Solution and Explanation

Step 1: Understanding the Concept:
A system of equations $AX = B$ does not have a unique solution if the determinant of the coefficient matrix $A$ is zero ($|A| = 0$).

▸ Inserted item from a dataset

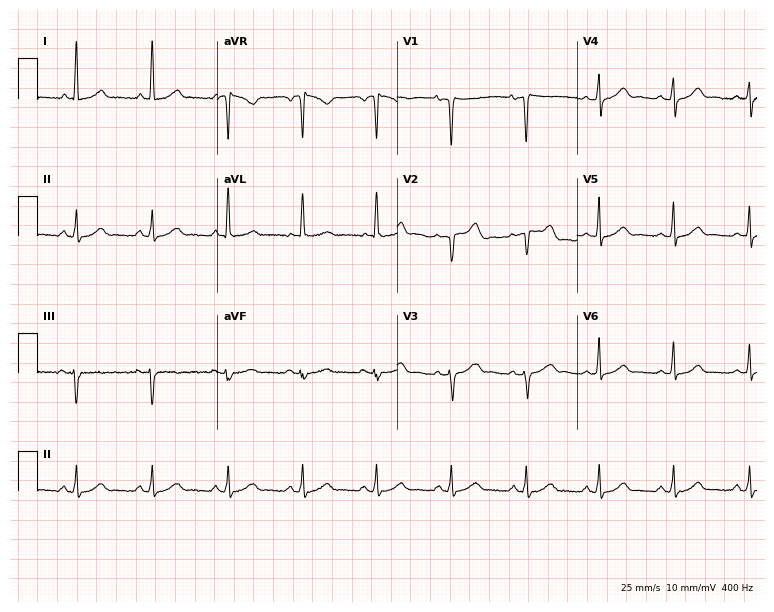
Electrocardiogram, a female, 48 years old. Overall reading on record: normal ECG.

Step 2: Detailed Explanation:

1. Calculate the determinant $|A|$:
\[ |A| = \begin{vmatrix} \alpha & 2 & 3 \\ 2 & 3 & -\alpha \\ 3 & 5 & \alpha+1 \end{vmatrix} = 0 \]
2. Expand along the first row:
\[ \alpha[3(\alpha+1) - 5(-\alpha)] - 2[2(\alpha+1) - 3(-\alpha)] + 3[2(5) - 3(3)] = 0 \]
\[ \alpha[3\alpha + 3 + 5\alpha] - 2[2\alpha + 2 + 3\alpha] + 3[10 - 9] = 0 \]
\[ \alpha[8\alpha + 3] - 2[5\alpha + 2] + 3[1] = 0 \]
\[ 8\alpha^2 + 3\alpha - 10\alpha - 4 + 3 = 0 \]
\[ 8\alpha^2 - 7\alpha - 1 = 0 \]
3. Solve the quadratic equation:
\[ 8\alpha^2 - 8\alpha + \alpha - 1 = 0 \]
\[ 8\alpha(\alpha - 1) + 1(\alpha - 1) = 0 \]
\[ (8\alpha + 1)(\alpha - 1) = 0 \]
The roots are $\alpha = 1$ or $\alpha = -1/8$.
Since $\alpha$ must be an integer, $\alpha = 1$.

Step 3: Final Answer:

The value of $\alpha$ is 1.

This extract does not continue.